La mission souhaite aussi étendre les interventions des dispositifs de soins spécialisés. Il s’agit par exemple de poursuivre, avec l’appui des agences régionales de santé, le déploiement des équipes de liaison et de soins en addictologie dans les établissements de santé, notamment dans ceux autorisés en psychiatrie et en médecine d’urgence. Dans ce même ordre d’idées, Danièle Jourdain Menninger entend développer les dispositifs mobiles « Caarud » (centres d’accueil et d’accompagnement à la réduction des risques pour usagers de drogues) en milieu rural.
Par ailleurs, le plan souligne la nécessité d’adapter les stratégies thérapeutiques. Cela passera notamment par la diffusion de la thérapie familiale multidimensionnelle, qui s’adressera aux adolescents « les plus en difficulté avec leur consommation de cannabis, notamment ceux présentant des troubles psychiatriques ». Elle sera ainsi proposée dans quelques consultations jeunes consommateurs et dans les structures de la PJJ, tant en milieu ouvert qu’en milieu fermé. Autres mesures prévues : proposer des offres d’accompagnement et de prise en charge en ligne, favoriser le recours aux groupes d’entraide en améliorant leur visibilité auprès des professionnels et des personnes souffrant d’addictions et en développant des partenariats entre ces groupes et les structures de prévention et de soins…
Une approche collective de la réduction des risques sanitaires (grossesses non désirées, violences…) et sociaux (précarisation de la situation sociale, par exemple) doit s’accompagner d’une offre de réponses individualisées permettant de faire face aux besoins de chaque usager de drogues, explique la MILDT. Pour ce faire, elle entend accorder une « plus grande place » aux actions qui permettent d’aller à la rencontre des usagers les plus précaires. La mission confirme en outre qu’elle va expérimenter l’« ouverture d’une salle de consommation à moindre risque à Paris dans un premier temps, puis dans une ou deux autres villes, sur la durée du plan » (2).

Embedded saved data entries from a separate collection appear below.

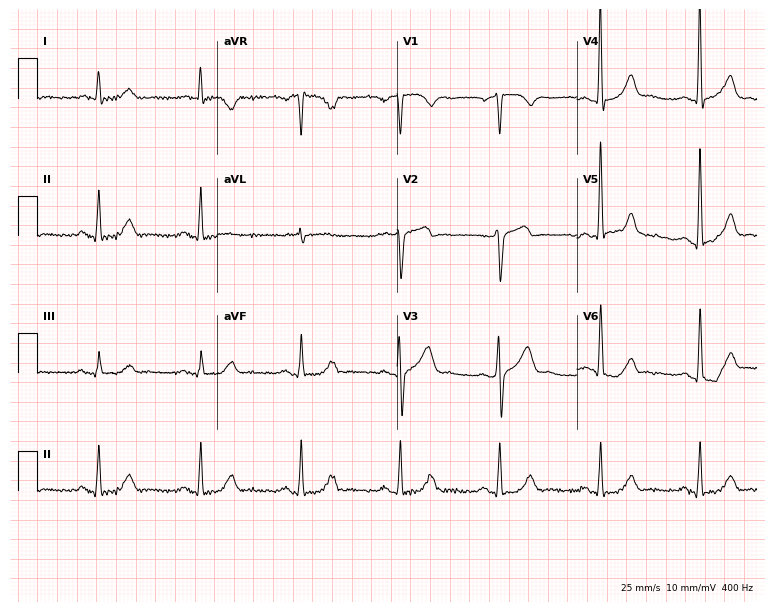
12-lead ECG from a male, 70 years old. Recorded interpretation: within normal limits.
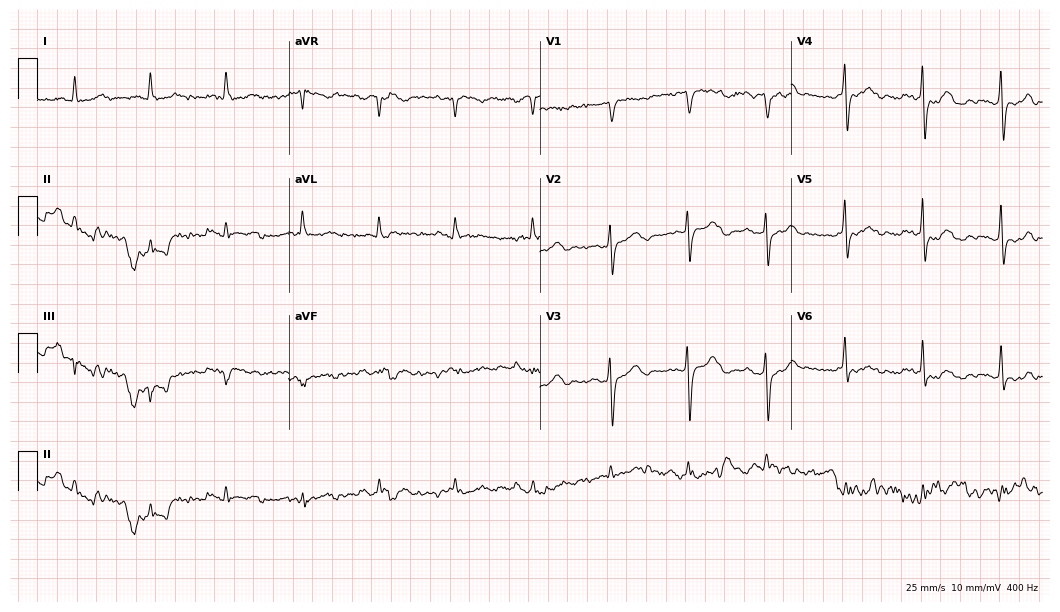
12-lead ECG from a 76-year-old man. Screened for six findings — first-degree AV block, right bundle branch block, left bundle branch block, sinus bradycardia, atrial fibrillation, sinus tachycardia — none is recorded. Findings outside these six are not listed.
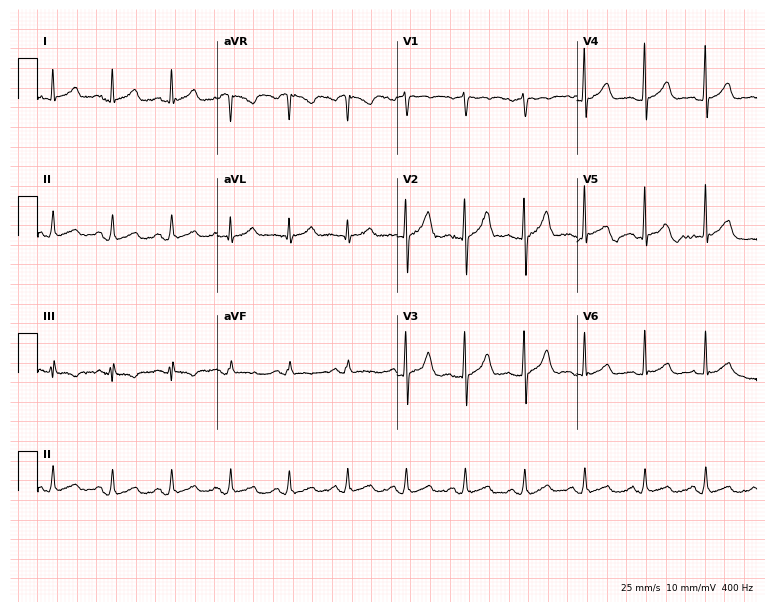
12-lead ECG from a male patient, 37 years old. Screened for six findings — first-degree AV block, right bundle branch block, left bundle branch block, sinus bradycardia, atrial fibrillation, sinus tachycardia — none is recorded. Other findings, if any, are not listed.
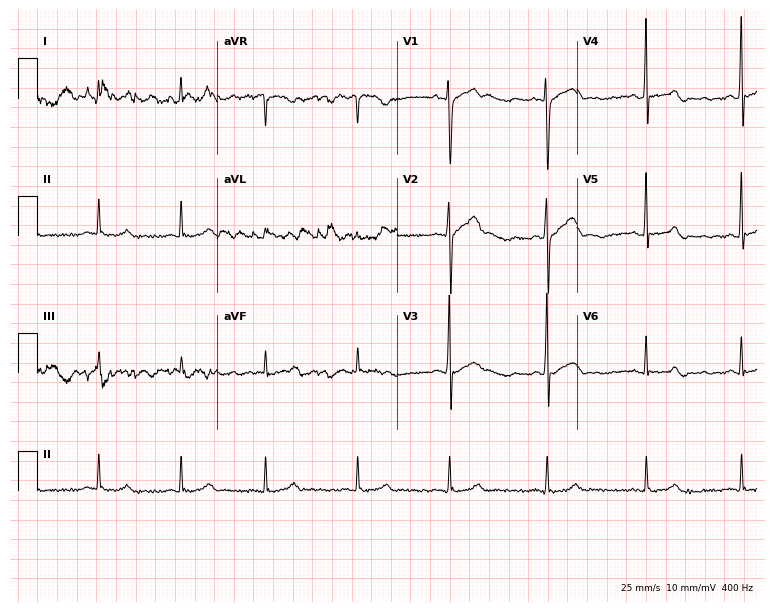
ECG — a male, 39 years old. Screened for six findings — first-degree AV block, right bundle branch block (RBBB), left bundle branch block (LBBB), sinus bradycardia, atrial fibrillation (AF), sinus tachycardia — none is recorded.
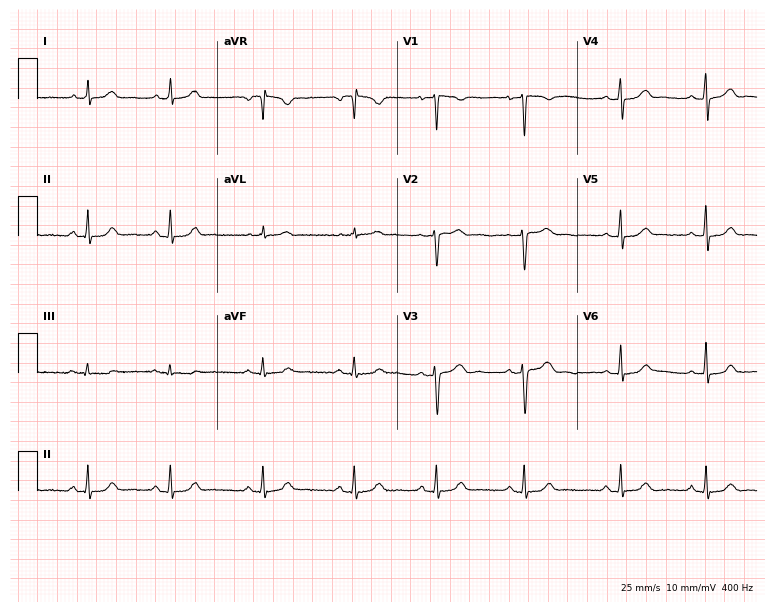
ECG — a 49-year-old female patient. Screened for six findings — first-degree AV block, right bundle branch block (RBBB), left bundle branch block (LBBB), sinus bradycardia, atrial fibrillation (AF), sinus tachycardia — none is recorded. Only these six findings were labelled.
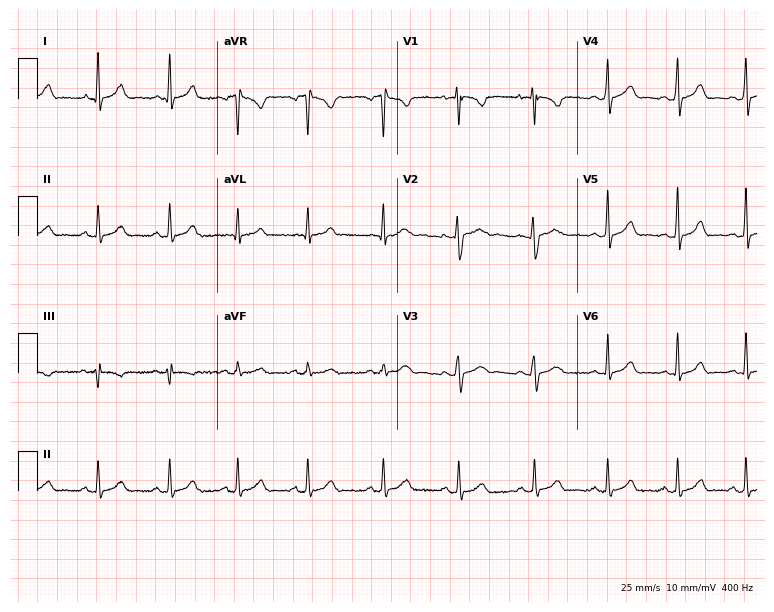
Resting 12-lead electrocardiogram (7.3-second recording at 400 Hz). Patient: a 20-year-old woman. Read as a normal ECG.
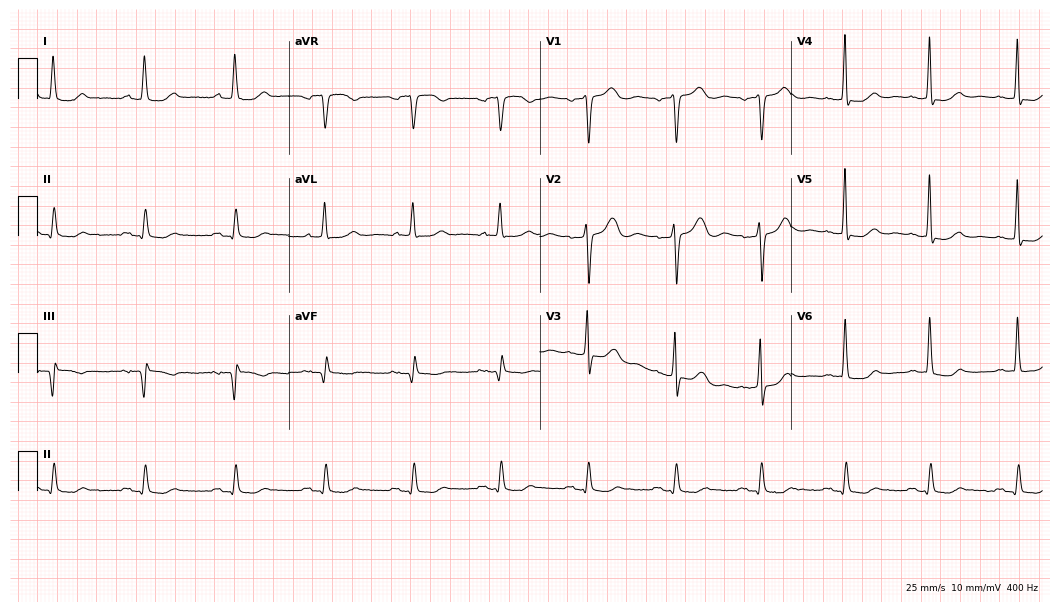
Standard 12-lead ECG recorded from a female patient, 84 years old (10.2-second recording at 400 Hz). None of these six findings is recorded: first-degree AV block, right bundle branch block (RBBB), left bundle branch block (LBBB), sinus bradycardia, atrial fibrillation (AF), sinus tachycardia. Only these six findings were labelled.
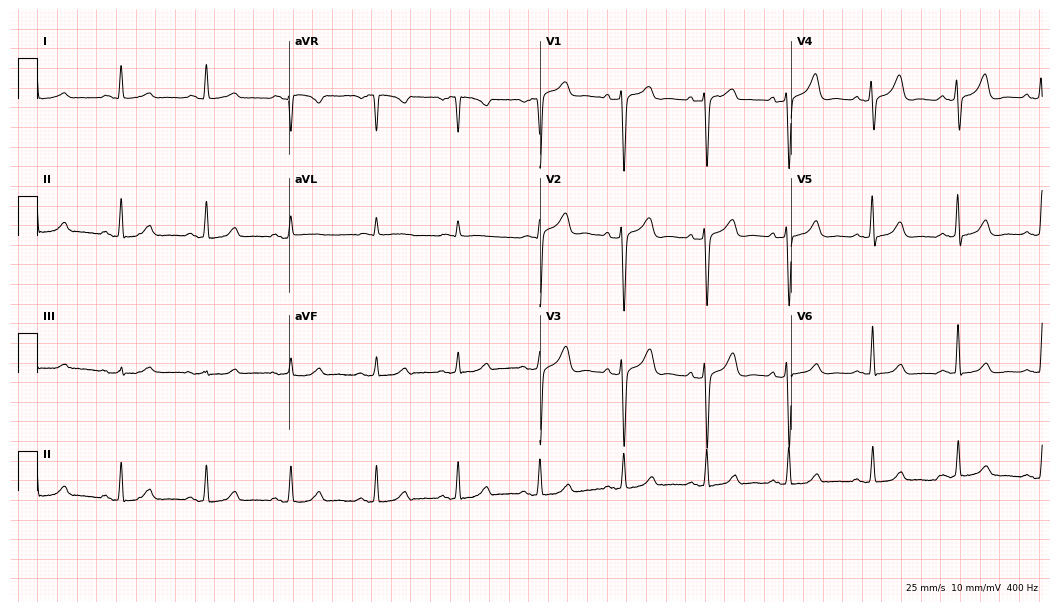
12-lead ECG (10.2-second recording at 400 Hz) from a female, 58 years old. Screened for six findings — first-degree AV block, right bundle branch block, left bundle branch block, sinus bradycardia, atrial fibrillation, sinus tachycardia — none is recorded.
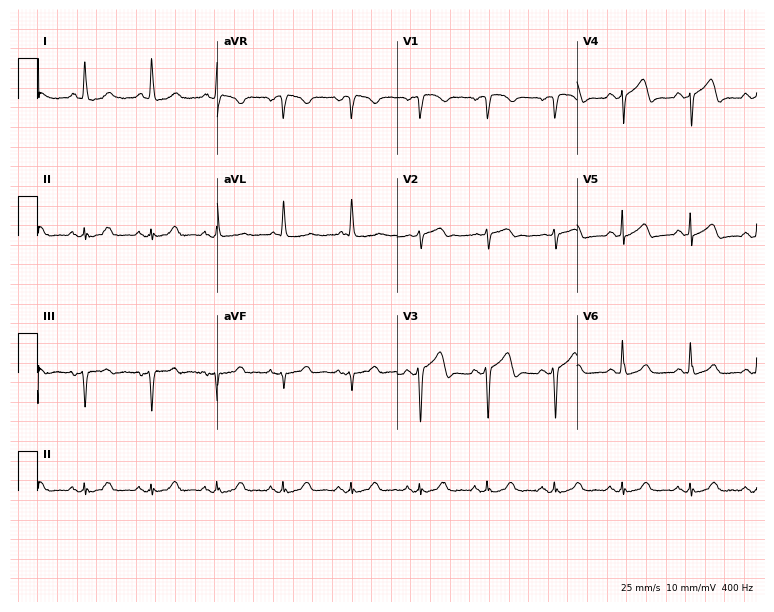
Electrocardiogram, a female, 70 years old. Of the six screened findings (first-degree AV block, right bundle branch block (RBBB), left bundle branch block (LBBB), sinus bradycardia, atrial fibrillation (AF), sinus tachycardia), none is recorded. Findings outside these six are not listed.
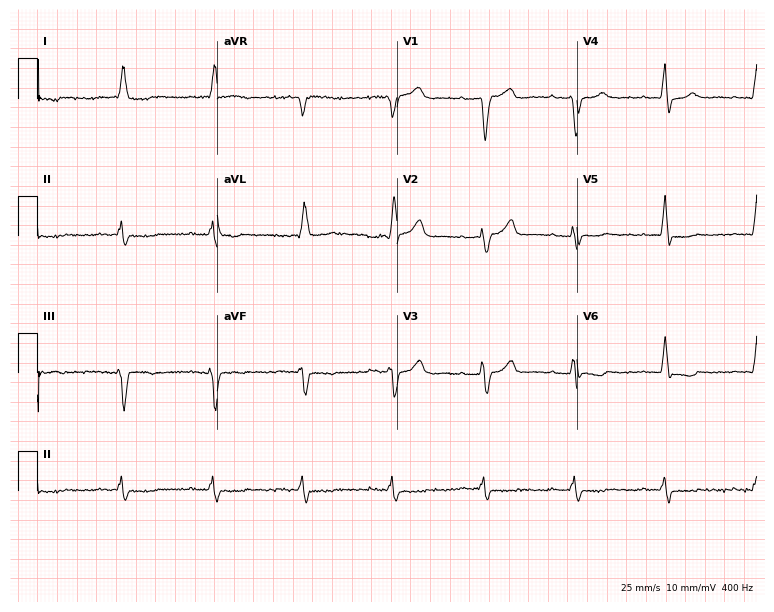
Standard 12-lead ECG recorded from a man, 73 years old. The tracing shows left bundle branch block (LBBB).
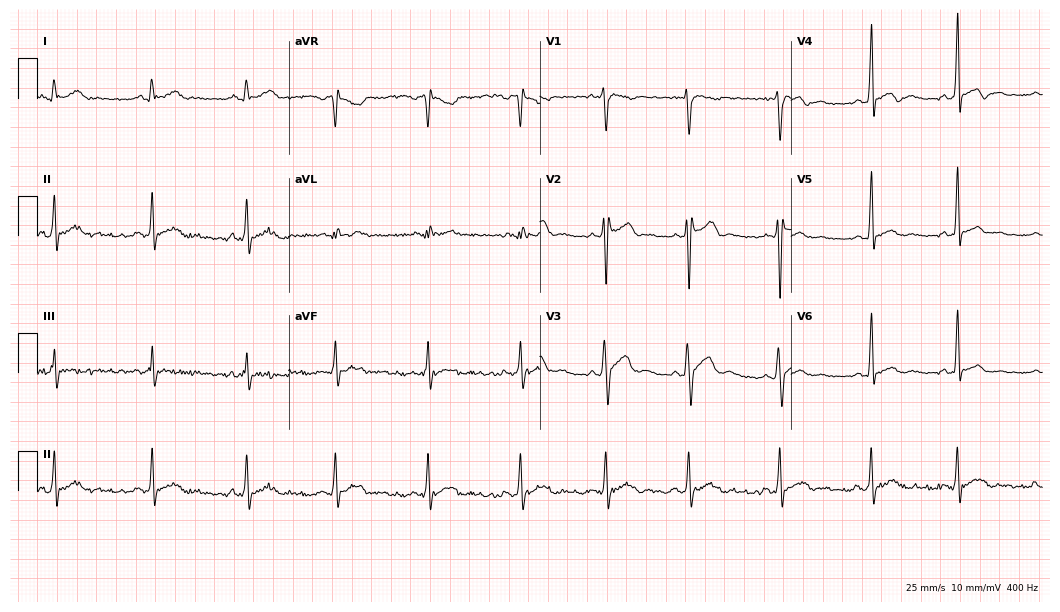
12-lead ECG from a male, 19 years old. Labelled as a normal ECG.
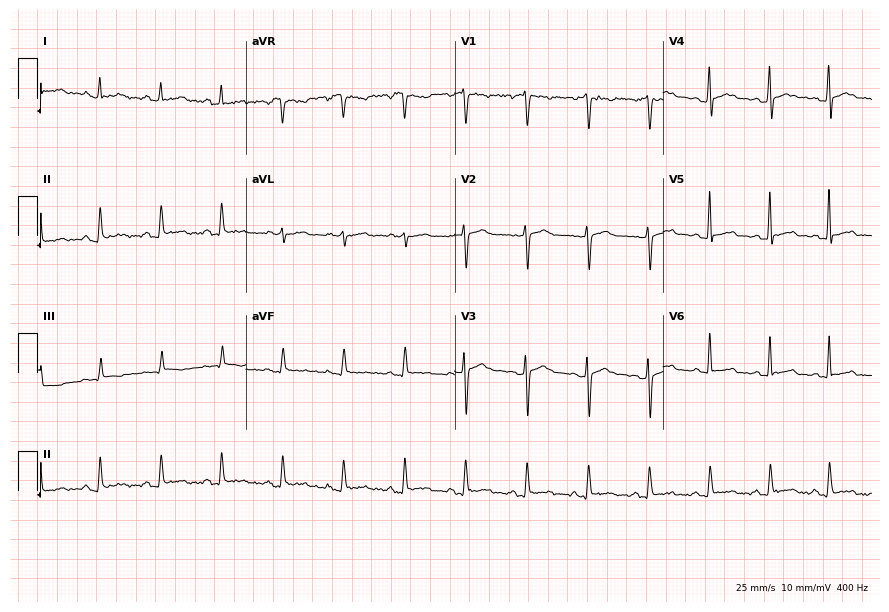
Resting 12-lead electrocardiogram. Patient: a 44-year-old female. Read as a normal ECG.
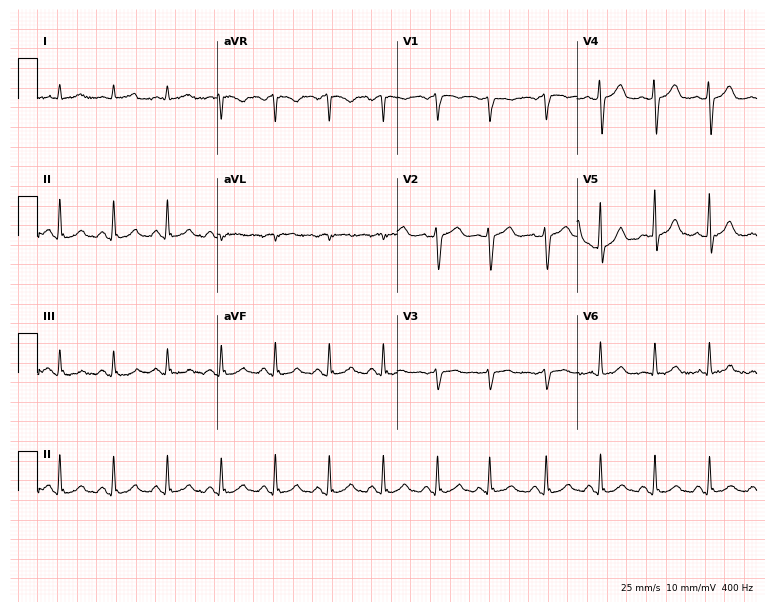
12-lead ECG (7.3-second recording at 400 Hz) from a 63-year-old male. Findings include sinus tachycardia (a sinus rate of 100 beats per minute or more).
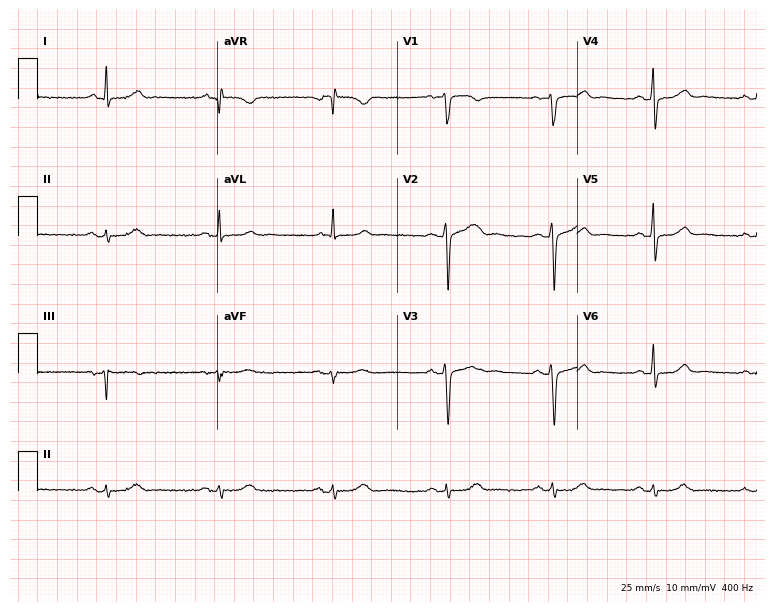
ECG (7.3-second recording at 400 Hz) — a 48-year-old male patient. Screened for six findings — first-degree AV block, right bundle branch block (RBBB), left bundle branch block (LBBB), sinus bradycardia, atrial fibrillation (AF), sinus tachycardia — none is recorded.
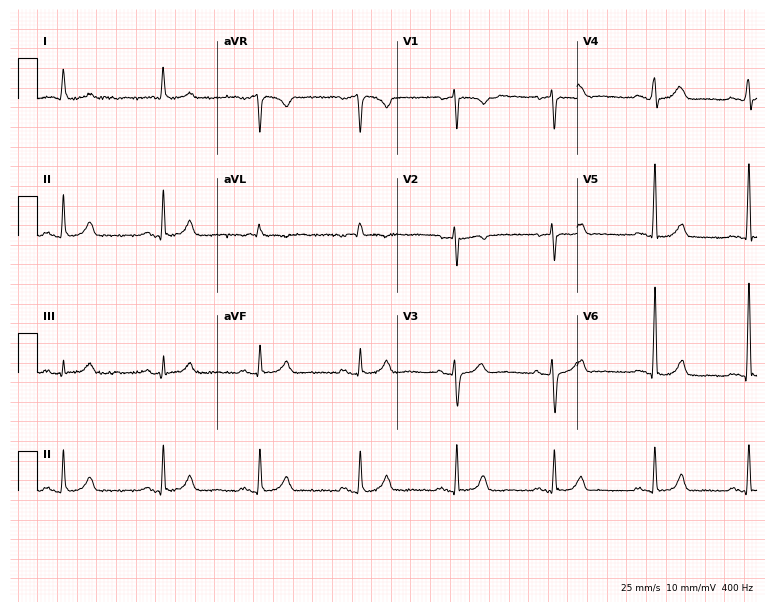
12-lead ECG from a female, 71 years old (7.3-second recording at 400 Hz). Recorded interpretation: within normal limits.

Elle entend également construire un « programme intégré de prévention et de prise en charge des troubles liés aux conséquences des conduites addictives sur les femmes enceintes et la périnatalité » pour l’expérimenter « dans une ou deux régions marquées par des indicateurs péjoratifs de consommation d’alcool des femmes ».
Enfin, la mission va promouvoir des « aides au logement durable » sur la base des outils préconisés par le plan pluriannuel de lutte contre la pauvreté et pour l’inclusion sociale (3). L’idée, pour elle, est de « parvenir à assurer un lieu de résidence stable aux personnes pour permettre la prise en charge du soin, soit par un hébergement, soit par un logement, en fonction de leurs besoins et capacités (contributives notamment) ». Elle souhaite également améliorer l’organisation de la prise en charge des addictions en détention, notamment au moment de la sortie.
(1) L’intégralité du plan est disponible sur
(2) Ce dispositif, qui s’appuiera sur la base de textes actuellement en cours de préparation, a trois objectifs : faire entrer les usagers de drogue dans un processus de soins et de réduction des risques, limiter les risques de surdose et d’infection, et réduire les nuisances et troubles à l’ordre public.